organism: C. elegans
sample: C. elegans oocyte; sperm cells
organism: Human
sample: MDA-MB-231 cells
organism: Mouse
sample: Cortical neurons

^^^^

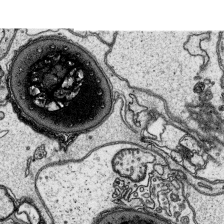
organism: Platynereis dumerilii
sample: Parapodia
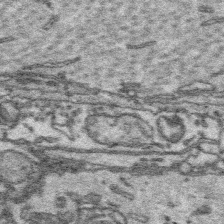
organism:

^^^^

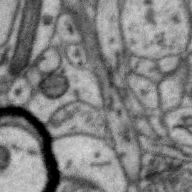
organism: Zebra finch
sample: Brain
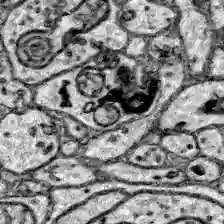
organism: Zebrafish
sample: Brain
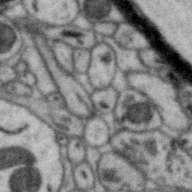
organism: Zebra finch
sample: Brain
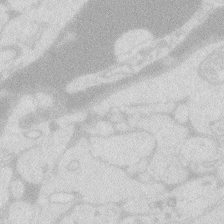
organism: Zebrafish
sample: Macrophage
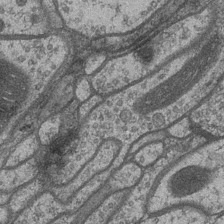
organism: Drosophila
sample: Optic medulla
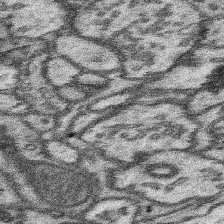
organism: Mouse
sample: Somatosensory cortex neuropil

^^^^

#### What is being asked:
Please tally the lines above that include the word "organism" and answer with the number by itself.

#### Written solution:
11